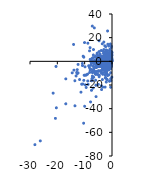
| Category | Crecimiento acumulado |
|---|---|
| -1.5 | 4.1 |
| -0.8 | -2.2 |
| -10.0 | -38 |
| -10.83786 | -1.829 |
| -1.933066 | 8.317 |
| -5.400035 | -10.8 |
| -0.1999996 | -0.9 |
| -1.2 | 0.4 |
| -2.102489 | -3.002 |
| -4.400001 | -4.4 |
| -3.450099 | -2.459 |
| -5.838281 | -29.822 |
| -0.9617063 | 5.282 |
| -5.050494 | 1.048 |
| -4.403912 | -1.87 |
| -10.66595 | -19.194 |
| -1.300085 | -4.6 |
| -3.400092 | 3.7 |
| -5.743759 | -8.892 |
| -6.95127 | 0.194 |
| -1.956653 | -8.964 |
| -2.845195 | 2.681 |
| -3.385443 | -4.174 |
| -0.4735954 | 5.872 |
| -1.113081 | 1.539 |
| -0.3622035 | 4.215 |
| -0.3629686 | 5.092 |
| -0.0994698 | 1.808 |
| -3.799078 | -1.87 |
| -1.135605 | -0.46 |
| -14.56647 | -9.763 |
| -2.899998 | 3.4 |
| -4.181784 | -8.007 |
| -1.264757 | -0.382 |
| -2.323901 | -6.499 |
| -8.834827 | 15.322 |
| -0.3673095 | 7.098 |
| -0.929783 | -0.446 |
| -1.222435 | 4.729 |
| -5.910008 | -20.217 |
| -1.899995 | -6.8 |
| -3.299995 | -7.2 |
| -2.367339 | -1.576 |
| -4.032258 | -3.777 |
| -0.0360685 | 0.171 |
| -1.327627 | 4.326 |
| -0.2792837 | 0.316 |
| -0.9618731 | 2.265 |
| -2.618646 | -0.117 |
| -0.6349207 | 8.63 |
| -0.5813953 | 3.512 |
| -7.550775 | -1.475 |
| -1.418726 | 5.856 |
| -7.539253 | -3.169 |
| -1.99999 | -1.6 |
| -2.074413 | 1.353 |
| -2.849036 | 6.127 |
| -3.938738 | -7.981 |
| -0.2083533 | 3.818 |
| -0.7857022 | 6.244 |
| -7.652528 | 0.911 |
| -4.399844 | -3.804 |
| -3.400023 | 1.907 |
| -4.168469 | -3.137 |
| -0.4669132 | 4.198 |
| -0.2359781 | 7.336 |
| -0.5 | -9.6 |
| -5.646222 | 0.392 |
| -5.011936 | -4.357 |
| -21.53334 | -26.87 |
| -1.006466 | -1.653 |
| -1.2 | 0.4 |
| -0.2363366 | 5.559 |
| -0.6029275 | 8.467 |
| -10.78932 | -3.61 |
| -0.8324614 | 0.178 |
| -6.82548 | 5.338 |
| -1.054017 | 2.661 |
| -6.23634 | -10.066 |
| -16.90778 | -14.827 |
| -4.976821 | 4.688 |
| -1.254671 | 0.216 |
| -8.215659 | 8.856 |
| -2.152696 | -10.017 |
| -3.020298 | -0.454 |
| -2.120219 | -1.266 |
| -2.711472 | 0.663 |
| -2.995342 | 9.959 |
| -3.571762 | -9.599 |
| -2.120112 | -1.425 |
| -1.665471 | -1.596 |
| -7.785601 | -0.091 |
| -1.669853 | -1.274 |
| -6.833755 | -4.202 |
| -0.4942533 | -21.923 |
| -2.074035 | 3.42 |
| -0.7749695 | 1.34 |
| -0.6828502 | -1.563 |
| -1.213167 | -6.778 |
| -12.91017 | -9.392 |
| -13.58796 | -16.39 |
| -0.7090947 | 3.76 |
| -1.033022 | 4.707 |
| -2.678449 | 5.322 |
| -4.204015 | -1.279 |
| -3.180677 | 1.914 |
| -5.398378 | 3.133 |
| -5.276682 | -1.667 |
| -1.340394 | 2.875 |
| -0.2394602 | 3.99 |
| -3.280843 | -3.411 |
| -0.9796832 | -6.473 |
| -0.6248121 | 3.113 |
| -2.582199 | 4.994 |
| -1.582223 | 3.99 |
| -0.9345794 | 7.084 |
| -2.248876 | -9.611 |
| -0.952381 | 3.855 |
| -2.5 | -4.5 |
| -0.5 | 0.64 |
| -1.09 | -1.05 |
| -0.25 | 12.736 |
| -2.0684 | -1.947 |
| -1.667642 | -3.027 |
| -4.38726 | 6.287 |
| -1.004699 | 0.947 |
| -1.030183 | -3.038 |
| -7.498549 | -24.498 |
| -0.860283 | 3.318 |
| -7.383633 | -9.085 |
| -16.91057 | -35.893 |
| -2.042614 | -0.652 |
| -2.384591 | -7.741 |
| -2.429304 | -14.041 |
| -0.6742712 | -0.99 |
| -4.841785 | -2.547 |
| -0.9003067 | -1.428 |
| -0.923761 | -1.585 |
| -0.4425466 | -1.1 |
| -0.0158353 | 0.634 |
| -0.7134491 | -5.802 |
| -0.6540618 | -1.141 |
| -3.544668 | 14.83 |
| -12.71662 | -7.017 |
| -0.2006224 | -1.389 |
| -2.599284 | 3.236 |
| -4.277593 | -4.267 |
| -6.655203 | -7.597 |
| -2.122535 | 1.399 |
| -5.454318 | -4.509 |
| -0.2516747 | 1.052 |
| -0.3937008 | 2.373 |
| -0.3584229 | 5.757 |
| -4.846939 | -3.775 |
| -1.90815 | -10.534 |
| -3.133046 | -1.768 |
| -2.420382 | 2.018 |
| -1.338199 | -3.064 |
| -4.72973 | 8.273 |
| -8.193668 | -9.411 |
| -4.924242 | -7.912 |
| -1.128881 | 6.113 |
| -2.304894 | -13.718 |
| -0.4572629 | 2.144 |
| -7.217896 | -16.125 |
| -4.185226 | 2.108 |
| -2.098517 | 9.631 |
| -1.370977 | -7.287 |
| -8.269036 | -5.277 |
| -1.426189 | -2.547 |
| -0.2784651 | 3.965 |
| -0.6126528 | 1.733 |
| -2.941341 | -0.976 |
| -20.69999 | -48.2 |
| -2.1 | -17.5 |
| -3.086776 | 0.86 |
| -8.943175 | -10.826 |
| -0.786428 | -2.695 |
| -2.279145 | 3.991 |
| -1.392758 | 4.963 |
| -0.7712082 | 10.11 |
| -0.7900677 | 3.305 |
| -3.184713 | 3.394 |
| -1.149425 | 0.013 |
| -4.166667 | 1.63 |
| -0.4347826 | -0.435 |
| -0.7881356 | 0.766 |
| -0.9791992 | 1.548 |
| -0.7333342 | -0.03 |
| -5.565278 | -1.62 |
| -2.916379 | -0.064 |
| -11.85992 | -15.399 |
| -2.511031 | -2.058 |
| -5.037541 | -8.495 |
| -3.635031 | 2.439 |
| -1.553721 | -2.686 |
| -2.258863 | 2.029 |
| -1.6 | 0.4 |
| -0.4443037 | -4.839 |
| -3.502825 | -6.079 |
| -0.5980861 | -0.478 |
| -3.35307 | 3.443 |
| -1.207861 | 1.394 |
| -0.2801923 | 1.656 |
| -7.201297 | 29.794 |
| -1.52389 | 14.456 |
| -0.4975118 | 3.702 |
| -3.4 | 2.1 |
| -0.9999986 | 4.6 |
| -20.48648 | -4.339 |
| -0.199338 | 1.99 |
| -0.9854139 | -0.417 |
| -1.798001 | -0.978 |
| -2.797277 | -4.297 |
| -0.4323401 | 0.127 |
| -1.130717 | -1.57 |
| -2.251243 | -7.173 |
| -1.044374 | -1.296 |
| -3.522888 | -1.718 |
| -5.497792 | 0.026 |
| -0.1347709 | -3.137 |
| -1.391221 | -2.316 |
| -1.303258 | 2.777 |
| -1.889535 | 5.402 |
| -2.432 | 1.299 |
| -5.882643 | -3.376 |
| -2.459114 | 4.308 |
| -0.2530675 | 1.282 |
| -0.0652631 | 0.671 |
| -3.49666 | -15.389 |
| -6.551031 | -5.762 |
| -1.477944 | 0.047 |
| -2.151167 | 1.978 |
| -0.0897692 | 0.169 |
| -0.2238066 | -3.598 |
| -4.681171 | -8.27 |
| -0.716092 | 2.875 |
| -2.611039 | 0.973 |
| -2.208835 | 1.282 |
| -13.14031 | -12.371 |
| -3.33672 | -21.782 |
| -9.345724 | -11.528 |
| -1.471012 | -3.169 |
| -6.6087 | -8.52 |
| -5.159778 | -3.81 |
| -0.729443 | 2.475 |
| -2.162374 | -7.801 |
| -0.0682748 | 1.109 |
| -2.651701 | 3.927 |
| -0.88813 | 1.264 |
| -1.049845 | -6.531 |
| -2.770388 | -4.469 |
| -1.225203 | 1.866 |
| -2.003148 | -2.202 |
| -1.041636 | -6.569 |
| -0.4542629 | 1.288 |
| -0.1010693 | -0.101 |
| -1.827676 | -15.392 |
| -7.964602 | 1.651 |
| -4.718693 | 17.377 |
| -0.5847953 | 0.003 |
| -2.092141 | 5.088 |
| -5.471192 | 5.837 |
| -2.882325 | -9.407 |
| -20.36067 | -39.282 |
| -4.257685 | 4.308 |
| -10.04961 | 15.846 |
| -26.22889 | -67.237 |
| -1.788597 | 2.902 |
| -7.076103 | -9.447 |
| -2.599993 | -0.21 |
| -6.773254 | 9.956 |
| -28.20889 | -70.404 |
| -0.8 | 0.3 |
| -6.460419 | -2.083 |
| -5.275305 | 3.832 |
| -3.808821 | -23.849 |
| -4.709414 | -13.015 |
| -11.35251 | -26.055 |
| -2.712274 | -6.475 |
| -12.39689 | -9.764 |
| -0.6070792 | -0.984 |
| -1.763929 | -2.723 |
| -0.790063 | 4.233 |
| -13.55204 | -37.584 |
| -1.528264 | 4.268 |
| -0.8426212 | -6.221 |
| -0.7185569 | 3.712 |
| -3.209308 | -5.228 |
| -3.986668 | -1.605 |
| -2.469971 | 7.453 |
| -9.8 | -11.7 |
| -6.306352 | -5.125 |
| -0.0421013 | 1.636 |
| -12.40797 | -2.623 |
| -4.72626 | -4.463 |
| -5.244964 | -2.729 |
| -0.2147997 | 1.41 |
| -7.332981 | 2.359 |
| -10.31315 | 3.516 |
| -4.075689 | -2.315 |
| -1.265823 | 0.016 |
| -7.444169 | -1.278 |
| -1.5625 | 5.898 |
| -7.988981 | -7.39 |
| -1.388889 | 0.02 |
| -4.048789 | 2.847 |
| -8.022408 | 11.554 |
| -1.753702 | 4.838 |
| -4.769891 | 1.371 |
| -4.629436 | -11.814 |
| -1.818226 | -2.744 |
| -3.202516 | -6.577 |
| -0.3238631 | 11.614 |
| -3.23497 | 0.598 |
| -3.275221 | 8.58 |
| -0.9911495 | -0.236 |
| -2.477377 | 1.071 |
| -1.626016 | 25.647 |
| -0.8438818 | -5.525 |
| -5.15873 | 3.209 |
| -1.930502 | -2.324 |
| -2.120141 | 1.49 |
| -3.135889 | -0.258 |
| -1.823708 | 0.034 |
| -3.107345 | 6.805 |
| -4.010025 | -1.138 |
| -0.4716981 | 1.661 |
| -1.070336 | 3.721 |
| -0.5208128 | -4.007 |
| -3.078955 | -1.357 |
| -5.758682 | 0.116 |
| -0.6054924 | -0.474 |
| -4.700336 | 0.41 |
| -2.485634 | -11.684 |
| -2.069481 | 5.244 |
| -2.764603 | 6.854 |
| -0.5571682 | 3.78 |
| -2.544145 | 7.87 |
| -2.097739 | -2.838 |
| -5.405448 | 6.967 |
| -1.560702 | 5.678 |
| -0.1799422 | 0.894 |
| -6.9 | -22.6 |
| -2.3 | 12.4 |
| -6.946418 | 3.174 |
| -0.9568424 | 1.643 |
| -1.057421 | -5.063 |
| -0.6493635 | 9.011 |
| -10.16889 | -11.79 |
| -1.619904 | 1.385 |
| -0.1010887 | 5.002 |
| -0.5138766 | -1.797 |
| -3.772684 | -2.372 |
| -1.056668 | -1.551 |
| -0.5715078 | -2.725 |
| -3.303044 | -1.624 |
| -0.1241202 | 6.734 |
| -2.129426 | -1.255 |
| -0.8312261 | -0.373 |
| -0.1552313 | 5.057 |
| -7.844874 | -34.322 |
| -0.8168246 | 3.798 |
| -1.565665 | -5.649 |
| -0.4 | 4.6 |
| -2.75921 | 0.432 |
| -3.401563 | -10.967 |
| -0.1776801 | 1.997 |
| -3.863643 | -20.683 |
| -1.308459 | 1.181 |
| -6.516446 | -5.067 |
| -6.611233 | -1.522 |
| -2.583632 | 5.457 |
| -0.8253764 | 7.59 |
| -0.7118124 | 7.648 |
| -6.709439 | -13.434 |
| -1.053188 | -6.104 |
| -8.754176 | -19.506 |
| -4.825068 | -0.4 |
| -0.2553328 | 0.783 |
| -1.622536 | -1.021 |
| -14.06086 | 14.266 |
| -2.3612 | -8.766 |
| -3.992226 | 1.253 |
| -1.100585 | -3.767 |
| -4.524362 | -1.851 |
| -1.849837 | -15.264 |
| -1.620029 | -5.911 |
| -2.317721 | -1.169 |
| -0.9834996 | 2.594 |
| -1.42369 | -4.419 |
| -3.446136 | 3.152 |
| -6.343363 | -1.662 |
| -2.454582 | -2.5 |
| -1.397618 | -4.44 |
| -1.36608 | -3.68 |
| -3.965691 | 9.127 |
| -1.238968 | 12.986 |
| -9.452736 | -22.09 |
| -0.6451613 | 4.55 |
| -0.4672897 | 0.941 |
| -7.323684 | -14.63 |
| -0.5783179 | -0.241 |
| -0.5767139 | 2.505 |
| -6.000013 | -16 |
| -0.3660276 | 3.496 |
| -7.170856 | -14.176 |
| -4.348354 | 2.543 |
| -1.041881 | 0.595 |
| -0.6873243 | 0.802 |
| -0.9342411 | 0.877 |
| -2.978074 | -1.079 |
| -1.826857 | -5.855 |
| -0.1 | 2.3 |
| -0.5 | -6.3 |
| -6.053089 | -10.871 |
| -7.066833 | -7.865 |
| -5.0 | -19.5 |
| -5.344864 | 1.006 |
| -7.8 | -3.3 |
| -3.575847 | -1.103 |
| -2.468354 | 3.567 |
| -0.2951304 | 0.001 |
| -5.705853 | -5.287 |
| -4.3 | 2.3 |
| -10.37808 | -52.268 |
| -1.081359 | -11.395 |
| -3.873971 | -9.904 |
| -5.832119 | -8.762 |
| -2.152646 | -0.952 |
| -11.09816 | -19.315 |
| -3.760054 | 4.464 |
| -0.7484856 | 4.116 |
| -0.1211395 | 6.311 |
| -5.625191 | -2.323 |
| -6.244799 | 3.393 |
| -3.316771 | 1.753 |
| -5.326393 | -1.581 |
| -0.592431 | 3.385 |
| -0.6756381 | 1.88 |
| -0.0173286 | 5.346 |
| -2.2567 | -6.133 |
| -2.436569 | -1.952 |
| -2.271163 | -1.058 |
| -5.887128 | -8.738 |
| -2.140515 | -3.248 |
| -1.062273 | 2.004 |
| -3.03765 | -1.593 |
| -0.5606294 | 1.318 |
| -1.575768 | 0.124 |
| -6.740417 | -6.608 |
| -0.9250147 | -16.812 |
| -3.419882 | -6.651 |
| -6.462625 | 28.259 |
| -0.687041 | 0.641 |
| -2.22523 | 3.87 |
| -0.9522901 | 3.259 |
| -0.6033883 | 14.637 |
| -0.3998824 | -16.3 |
| -0.2017981 | 1.012 |
| -5.290131 | -0.463 |
| -1.004603 | 0.947 |
| -1.030098 | -3.038 |
| -7.498806 | -16.399 |
| -7.797361 | -6.56 |
| -2.718169 | -3.776 |
| -10.55556 | 4.351 |
| -2.788845 | -4.586 |
| -3.132323 | -3.334 |
| -0.9140768 | 0.377 |
| -0.4857317 | -14.763 |
| -4.738347 | 2.151 |
| -0.3833908 | -2.23 |
| -1.211484 | -1.194 |
| -0.3177857 | -1.336 |
| -1.538101 | 1.502 |
| -0.4078582 | 0.831 |
| -1.313657 | 1.021 |
| -3.575491 | -3.558 |
| -0.6199239 | -2.71 |
| -0.0606522 | 7.773 |
| -3.134953 | 4.342 |
| -1.544978 | -1.25 |
| -2.870813 | -4.102 |
| -3.504673 | -2.052 |
| -5.117271 | -4.443 |
| -5.865922 | -10.91 |
| -5.033113 | -11.309 |
| -0.3708282 | 8.562 |
| -5.46697 | 2.123 |
| -1.818182 | -4.04 |
| -0.2659574 | -4.088 |
| -1.547031 | 0.484 |
| -1.026845 | -2.002 |
| -0.557043 | -5.742 |
| -0.2863409 | 0.996 |
| -6.711838 | -7.551 |
| -1.476154 | -0.779 |
| -0.9349999 | -1.068 |
| -2.122083 | 0.767 |
| -2.978681 | 16.272 |
| -1.400123 | 6.9 |
| -6.498145 | 0.798 |
| -4.756893 | -3.506 |
| -6.06702 | 4.291 |
| -1.09019 | 4.463 |
| -3.121053 | -0.826 |
| -2.036762 | 4.866 |
| -8.556003 | -3.758 |
| -1.259919 | 4.315 |
| -1.566612 | 9.064 |
| -1.602564 | -12.026 |
| -2.293578 | 5.688 |
| -4.169316 | 0.084 |
| -0.6211848 | -1.09 |
| -3.419027 | -7.127 |
| -2.483971 | 7.616 |
| -0.5903188 | -3.797 |
| -3.870968 | -0.068 |
| -2.262931 | 0.273 |
| -0.9677419 | -2.271 |
| -4.243775 | 3.568 |
| -10.31237 | -16.064 |
| -1.647221 | -3.101 |
| -4.390593 | -4.483 |
| -0.4818356 | 4.192 |
| -1.453302 | 5.248 |
| -1.918843 | 1.826 |
| -0.8683038 | -1.647 |
| -5.455995 | 1.734 |
| -3.365346 | 3.409 |
| -5.697475 | 0.466 |
| -4.825875 | 4.331 |
| -0.3460208 | -3.703 |
| -4.381916 | 2.891 |
| -1.779661 | 6.244 |
| -7.188498 | -12.438 |
| -2.52174 | -21.79 |
| -2.623295 | 13.109 |
| -0.0285677 | 7.334 |
| -5.242922 | -3.607 |
| -1.69855 | -2.395 |
| -2.195771 | -3.043 |
| -1.236319 | -0.789 |
| -0.3320443 | -4.643 |
| -0.5911348 | -0.947 |
| -0.2285162 | 2.366 |
| -1.911148 | 2.722 |
| -0.0737016 | 3.481 |
| -0.2916211 | -3.067 |
| -1.492537 | -1.493 |
| -3.791469 | -1.821 |
| -0.4444444 | -1.784 |
| -9.771987 | -19.88 |
| -1.347709 | 4.117 |
| -2.054795 | -3.92 |
| -1.902843 | -3.191 |
| -9.85553 | -4.633 |
| -13.91971 | -7.452 |
| -2.349332 | 1.602 |
| -0.1979286 | 6.173 |
| -5.970458 | -2.284 |
| -8.855647 | -16.611 |
| -3.202303 | -4.691 |
| -4.0 | -4 |
| -12.7149 | -10.322 |
| -0.1886902 | -0.189 |
| -0.9620253 | 5.781 |
| -2.429235 | 1.882 |
| -4.338823 | -3.765 |
| -3.043346 | 0.811 |
| -2.911638 | -4.056 |
| -3.658145 | -4.237 |
| -0.0773395 | -13.386 |
| -0.3857463 | 4.264 |

━━━━━━━━━━━━━━━━

## AIM OF THE EXERCISE
Retype only the lines above between the line with "-0.1241202 | 6.734 |" and the line with "-2.317721 | -1.169 |", counting those two lines as well, and keep every character as it is.

## EXERCISE RESPONSE
| -0.1241202 | 6.734 |
| -2.129426 | -1.255 |
| -0.8312261 | -0.373 |
| -0.1552313 | 5.057 |
| -7.844874 | -34.322 |
| -0.8168246 | 3.798 |
| -1.565665 | -5.649 |
| -0.4 | 4.6 |
| -2.75921 | 0.432 |
| -3.401563 | -10.967 |
| -0.1776801 | 1.997 |
| -3.863643 | -20.683 |
| -1.308459 | 1.181 |
| -6.516446 | -5.067 |
| -6.611233 | -1.522 |
| -2.583632 | 5.457 |
| -0.8253764 | 7.59 |
| -0.7118124 | 7.648 |
| -6.709439 | -13.434 |
| -1.053188 | -6.104 |
| -8.754176 | -19.506 |
| -4.825068 | -0.4 |
| -0.2553328 | 0.783 |
| -1.622536 | -1.021 |
| -14.06086 | 14.266 |
| -2.3612 | -8.766 |
| -3.992226 | 1.253 |
| -1.100585 | -3.767 |
| -4.524362 | -1.851 |
| -1.849837 | -15.264 |
| -1.620029 | -5.911 |
| -2.317721 | -1.169 |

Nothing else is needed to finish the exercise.